Question 1183743
there is only one possible code.
the possible digits are 2,4,6,8.
can't be 0
can't be any odd number between 0 and 9.
the probability that the first digit is the right digit is 1/4.
the probability that the second digit is the right digit, assuming that the the first digit is correct, is 1/3.
the probability that the third digit is the right digit, assuming that the first two digits are correct, is 1/2.
the total probability is 1/4 * 1/3 * 1/2 = 1/24.


if you look at the number of permutations possible, you will get 4P3 = 4! / (1!) = 4*3*2*1 / 1 = 24.


only one of those permutations is the correct permutation, therefore the probability is 1/24.


the permutation formula is p(n,x) = n! / (n-x)!.
when n = 4 and x = 3, the formula becomes p(4,3) = 4! / (4-3)! = 4! / 1! = 24.


only one permutation out of those 24 permutations is the correct permutation,  therefore the probability is 1/24.

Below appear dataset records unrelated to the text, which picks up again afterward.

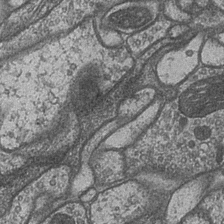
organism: Drosophila
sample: Optic medulla
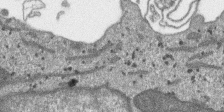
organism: Human
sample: Lung epithelial cells infected with SARS-CoV-2
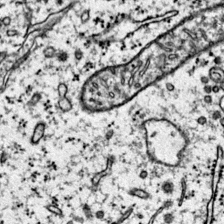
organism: Mouse
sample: Primary visual cortex
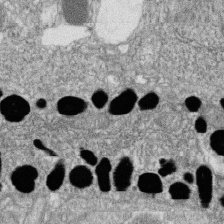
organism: Zebrafish
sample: Cilia; retinal pigment epithelium
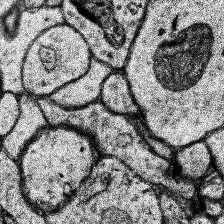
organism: Human
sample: Temporal Lobe
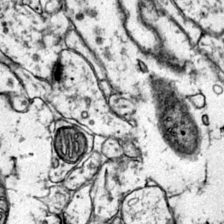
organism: Mouse
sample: Primary visual cortex
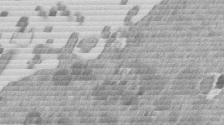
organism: Mouse
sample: Dividing mouse embryo 1 cell stage
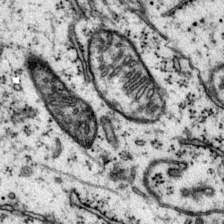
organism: Mouse
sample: Primary visual cortex
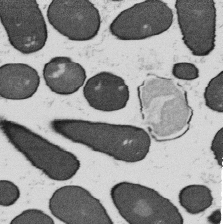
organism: B. subtilis
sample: Bacterial spore
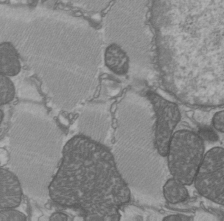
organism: C57BL Mouse
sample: Heart
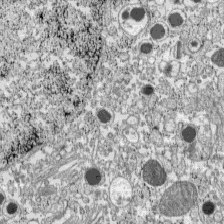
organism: C57BL Mouse
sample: Pancreatic islet
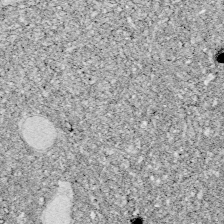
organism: Zebrafish
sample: Whole-Brain
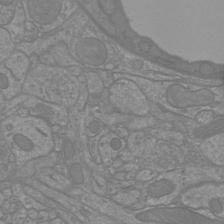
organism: Mouse
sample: Cortical neurons
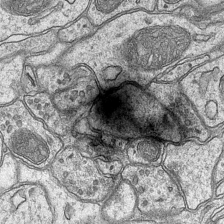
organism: Mouse
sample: CA1 Hippocampus
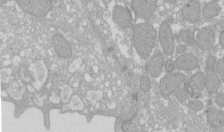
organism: Xenopus
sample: Cilia; centrioles in frog embryo cells
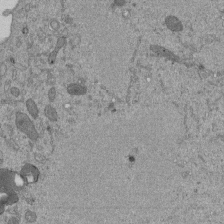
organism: Mouse
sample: ED-1 cell nuclei; centrioles
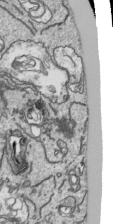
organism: Human
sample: Mitochondria in HCT116 cells
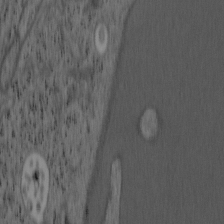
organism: Human
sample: HeLa cells
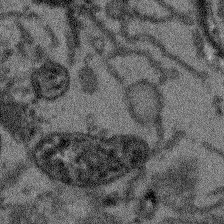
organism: Arabidopsis thaliana
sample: Root tip
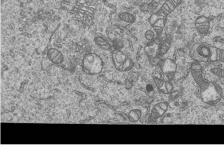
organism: Human
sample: MDA-MB-231 cells
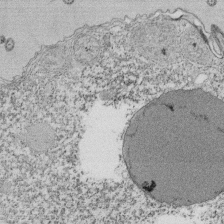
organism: Tetrahymena
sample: Cilia in tetrahymena
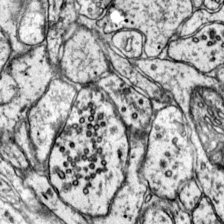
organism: Mouse
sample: Primary visual cortex
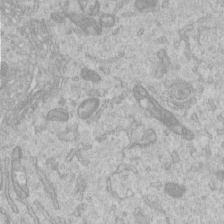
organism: Human
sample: Centriole in RPE cells
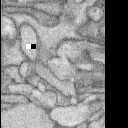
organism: Rabbit
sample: Retina
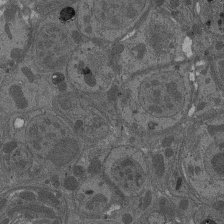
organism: Drosophila
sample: Antenna
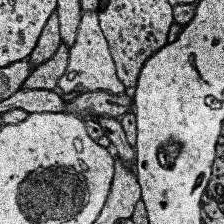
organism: Human
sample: Temporal Lobe
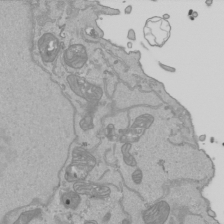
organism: Human
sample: Mitochondria in HCT116 cells
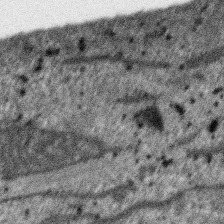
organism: Human
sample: Lung epithelial cells infected with SARS-CoV-2
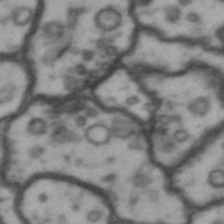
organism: Drosophila
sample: Brain
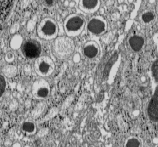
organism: C57BL Mouse
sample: Pancreatic islet
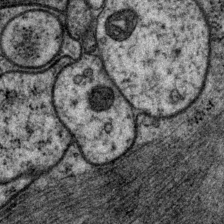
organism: P. pacificus
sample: Pharynx
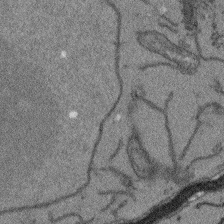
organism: Arabidopsis thaliana
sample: Root tip
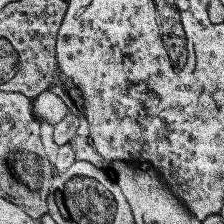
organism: Human
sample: Temporal Lobe
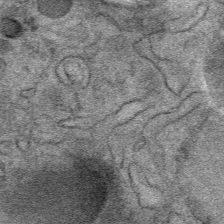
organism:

i'm pretty sure this is correct.
i was able to get the same answer both ways.
the denominator is the permutation of 4 possible numbers taken 3 at a time.
the numerator is 1.
the possible number are 2,4,6,8.


the possible 3 digit permutations are:


2 4 6 *****
2 6 4
4 2 6
4 6 2
6 2 4
6 4 2


2 4 8 *****
2 8 4
4 2 8 
4 8 2
8 2 4
8 4 2


2 6 8 *****
2 8 6
6 2 8
6 8 2
8 2 6
8 6 2


4 6 8 *****
4 8 6
6 4 8
6 8 4
8 4 6
8 6 4


note that you have 4 sets of 6 = 24.


each set of 6 is a separate combination, if you don't take order of the digits into account


the permutation formula is p(n,x) = n! / (n-x)!


the combination formula is c(n,x) = n! / (x! * (n-x)!)


when n = 4 and x = 3, these formulas become:


p(4,3) = 4! / 3! = 4! = 24.


c(4,3) = 4! / (3! * 1!) = 4! / 3! = 4.


you have 4 possible combinatins where order is not important.
they are:


2 4 6
2 4 8
2 6 8
4 6 8


within each of those you have 6 possible arrangements where order is important.


4 * 6 = 24.


he will need to try up to 24 possible permutations and is assured to get the right combination.